The device was designed using AutoCAD software (Autodesk) and printed on acetate transparencies (Micro Lithography Services). The replica mould for fabricating the device was prepared through a single, standard photo-lithography step39 by spinning SU-8 3050 photoresist (MicroChem Corp.) onto a polished silicon wafer to a height of 50 μm. The UV exposure step was performed with a custom-built LED-based apparatus40 and the precise heights of the features measured by a profilometer (Dektak, Bruker). The mould was then used to generate poly(dimethylsiloxane) (PDMS; Dow Corning) based chips. The channels on the chips were sealed with a quartz slide (Advalue Technology, 76.2 × 25.4 × 1.0 mm) after their surfaces had been activated through an oxygen plasma (Diener electronic, 40% power for 15 s). Before injecting the solutions into the channels, the chips were exposed to an additional plasma oxidation step (80% power for 500 s) which rendered the channel surfaces more hydrophilic41.

Sample preparation

BSA and human lysozyme were purchased from Sigma Aldrich and used without further purification. The experiments were performed with the proteins, 2 mg mL−1 BSA and 5 mg mL−1 lysozyme, dissolved in 10 mM sodium phosphate buffer at pH 7.4. The buffer and the protein solutions were filtered before experiments (EMD MilliporeTM, MillexTM, 0.22 μm).

Device operation and calibration

The device was primed from its outlet with distilled water, following which gel loading tips (FisherbrandTM, 1–200 μL) filled with the sample and the relevant carrier media were inserted into their respective inlets. The device was operated by applying a negative pressure at its outlet using a 1 mL glass syringe (Hamilton®) connected to a syringe pump (Cetoni neMESYS) set to operate at 500 μL h−1. The syringe was connected to an off-chip Y-shaped connector (IDEX Health & Science) to keep the solutions from the two outlets of the device separated.
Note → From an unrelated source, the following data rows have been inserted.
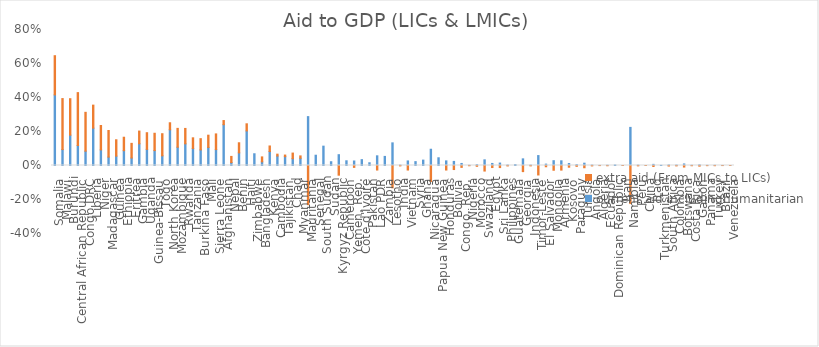
| Category | current aid includinghumanitarian | extra aid (From MICs to LICs) |
|---|---|---|
| Somalia | 0.415 | 0.231 |
| Malawi | 0.094 | 0.3 |
| Burundi | 0.179 | 0.214 |
| Central African Republic | 0.118 | 0.311 |
| Congo DRC | 0.084 | 0.229 |
| Liberia | 0.22 | 0.135 |
| Niger | 0.092 | 0.144 |
| Madagascar | 0.049 | 0.156 |
| Guinea | 0.055 | 0.096 |
| Ethiopia | 0.087 | 0.079 |
| Eritrea | 0.044 | 0.086 |
| Gambia | 0.128 | 0.075 |
| Uganda | 0.095 | 0.098 |
| Guinea-Bissau | 0.088 | 0.102 |
| Togo | 0.057 | 0.13 |
| North Korea | 0.21 | 0.041 |
| Mozambique | 0.108 | 0.111 |
| Rwanda | 0.127 | 0.091 |
| Tanzania | 0.1 | 0.062 |
| Burkina Faso | 0.092 | 0.066 |
| Mali | 0.106 | 0.072 |
| Sierra Leone | 0.094 | 0.092 |
| Afghanistan | 0.24 | 0.024 |
| Nepal | 0.017 | 0.036 |
| Benin | 0.074 | 0.059 |
| Haiti | 0.203 | 0.042 |
| Zimbabwe | 0.069 | 0 |
| Bangladesh | 0.022 | 0.029 |
| Kenya | 0.082 | 0.033 |
| Cambodia | 0.056 | 0.011 |
| Tajikistan | 0.052 | 0.009 |
| Chad | 0.04 | 0.033 |
| Myanmar | 0.043 | 0.014 |
| Mauritania | 0.288 | -0.23 |
| Senegal | 0.06 | 0 |
| South Sudan | 0.114 | 0 |
| Sudan | 0.022 | 0 |
| Kyrgyz Republic | 0.064 | -0.057 |
| Cameroon | 0.028 | 0 |
| Yemen, Rep. | 0.026 | -0.011 |
| Côte d'Ivoire | 0.034 | 0 |
| Pakistan | 0.016 | 0 |
| Lao PDR | 0.057 | -0.027 |
| Zambia | 0.053 | 0 |
| Lesotho | 0.133 | -0.131 |
| India | 0.002 | -0.002 |
| Vietnam | 0.027 | -0.027 |
| Syria | 0.023 | 0 |
| Ghana | 0.032 | 0 |
| Nicaragua | 0.096 | -0.094 |
| Papua New Guinea | 0.045 | 0 |
| Honduras | 0.027 | -0.027 |
| Bolivia | 0.024 | -0.024 |
| Congo, Rep. | 0.012 | -0.011 |
| Nigeria | 0.001 | -0.001 |
| Morocco | 0.005 | -0.005 |
| Swaziland | 0.033 | -0.033 |
| Egypt | 0.012 | -0.012 |
| Sri Lanka | 0.014 | -0.012 |
| Philippines | 0.003 | -0.003 |
| Guatemala | 0.005 | 0 |
| Georgia | 0.039 | -0.036 |
| Indonesia | 0.002 | -0.002 |
| Timor-Leste | 0.058 | -0.056 |
| El Salvador | 0.008 | -0.007 |
| Mongolia | 0.028 | -0.028 |
| Armenia | 0.028 | -0.027 |
| Kosovo | 0.012 | -0.01 |
| Paraguay | 0.005 | -0.005 |
| Tunisia | 0.014 | -0.013 |
| Angola | 0.003 | -0.002 |
| Algeria | 0.001 | 0 |
| Ecuador | 0.002 | -0.001 |
| Dominican Republic | 0.003 | 0 |
| Iran | 0 | 0 |
| Namibia | 0.224 | -0.224 |
| Peru | 0.002 | -0.002 |
| China | 0 | 0 |
| Iraq | 0.007 | -0.006 |
| Turkmenistan | 0.001 | 0 |
| South Africa | 0.003 | -0.003 |
| Colombia | 0.003 | -0.002 |
| Botswana | 0.009 | -0.009 |
| Costa Rica | 0.001 | -0.001 |
| Gabon | 0.004 | -0.004 |
| Panama | 0.001 | -0.001 |
| Turkey | 0.001 | -0.001 |
| Brazil | 0 | 0 |
| Venezuela | 0 | 0 |
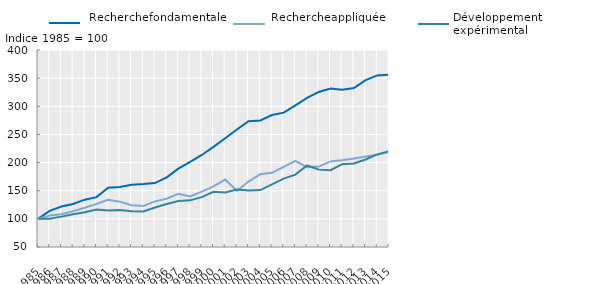
| Category | Recherche fondamentale | Recherche appliquée | Développement expérimental |
|---|---|---|---|
| 1985.0 | 100 | 100 | 100 |
| 1986.0 | 114.111 | 105.856 | 100.005 |
| 1987.0 | 121.937 | 108.198 | 103.95 |
| 1988.0 | 126.473 | 113.591 | 108.004 |
| 1989.0 | 134.1 | 119.808 | 111.648 |
| 1990.0 | 138.599 | 126.592 | 116.401 |
| 1991.0 | 155.106 | 133.936 | 114.644 |
| 1992.0 | 156.749 | 130.55 | 115.844 |
| 1993.0 | 160.56 | 124.348 | 113.325 |
| 1994.0 | 161.721 | 122.681 | 113.249 |
| 1995.0 | 163.6 | 130.935 | 120.225 |
| 1996.0 | 173.879 | 135.989 | 126.311 |
| 1997.0 | 189.089 | 144.616 | 131.834 |
| 1998.0 | 201.085 | 139.693 | 132.88 |
| 1999.0 | 213.483 | 148.323 | 138.553 |
| 2000.0 | 227.883 | 157.656 | 147.957 |
| 2001.0 | 243.191 | 169.889 | 147.042 |
| 2002.0 | 258.828 | 149.914 | 152.199 |
| 2003.0 | 273.326 | 166.277 | 150.425 |
| 2004.0 | 274.934 | 179.459 | 151.208 |
| 2005.0 | 284.521 | 181.883 | 161.251 |
| 2006.0 | 288.683 | 192.328 | 171.433 |
| 2007.0 | 301.632 | 203.124 | 178.609 |
| 2008.0 | 314.795 | 191.885 | 194.885 |
| 2009.0 | 325.501 | 192.906 | 187.47 |
| 2010.0 | 331.697 | 202.051 | 186.479 |
| 2011.0 | 329.526 | 204.167 | 197.215 |
| 2012.0 | 332.467 | 207.402 | 198.49 |
| 2013.0 | 346.529 | 210.693 | 205.494 |
| 2014.0 | 354.848 | 213.773 | 214.653 |
| 2015.0 | 356.178 | 218.576 | 220.201 |
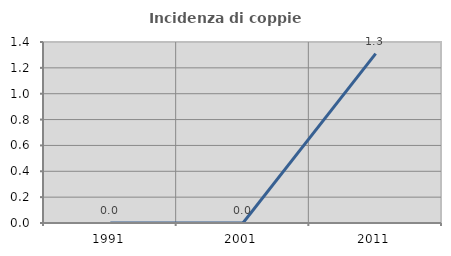
| Category | Incidenza di coppie miste |
|---|---|
| 1991.0 | 0 |
| 2001.0 | 0 |
| 2011.0 | 1.31 |

The electrolyte solution (3 M KCl with 1 mg mL−1 BSA) was injected into its corresponding inlets similarly using 1 mL glass syringes. The electric potential was applied using a 500 V bench power supply (Elektro-Automatik EA-PS 9500-06) that had its terminals connected to hollow metal dispensing tips (20G, Intertonics) and inserted to the outlets of the electrolyte channels. The potential was varied in linear steps, images recorded using a deep-UV fluorescent microscope and current readings concurrently using a digital multimeter (Agilent Technologies 34401A, Santa Clara, CA). The measurements for determining the electrical resistance of the electrodes and estimating the effective electrical potential applied across the devices were performed in an identical manner but with the gel loading tips at the sample and carrier medium inlets replaced with those filled with 3 M KCl solution as has been described in detail earlier13. All measurements were performed at room temperature.

Optical detection in the deep UV-wavelength region

The movement of the protein molecules in the microfluidic chips was visualised using an inverted deep-UV fluorescence microscope as described earlier32. Briefly, the sample was illuminated using a 30 mW 280 nm LED (Thorlabs) exploiting the intrinsic fluorescence of aromatic residues of proteins in the deep-UV wavelength range. The light was passed through an aspherical lens of a focal length of 20 mm to get a nearly collimated beam and after this onto a dichroic filter cube (280/20–25 nm excitation, 357/44–25 nm emission, 310 nm dichroic beamsplitter). The reflected light from the dichroic mirror was focused onto the sample by an infinity corrected UV objective lens (Thorlabs LMU-10X-UVB; numerical aperture of NA = 0.25) and the emitted light collected through the same objective, passed through the emission filter and focused onto an EMCCD camera (Rolera EM-C2). All the used optics were made out of fused silica to enable high transmission in the UV wavelength region.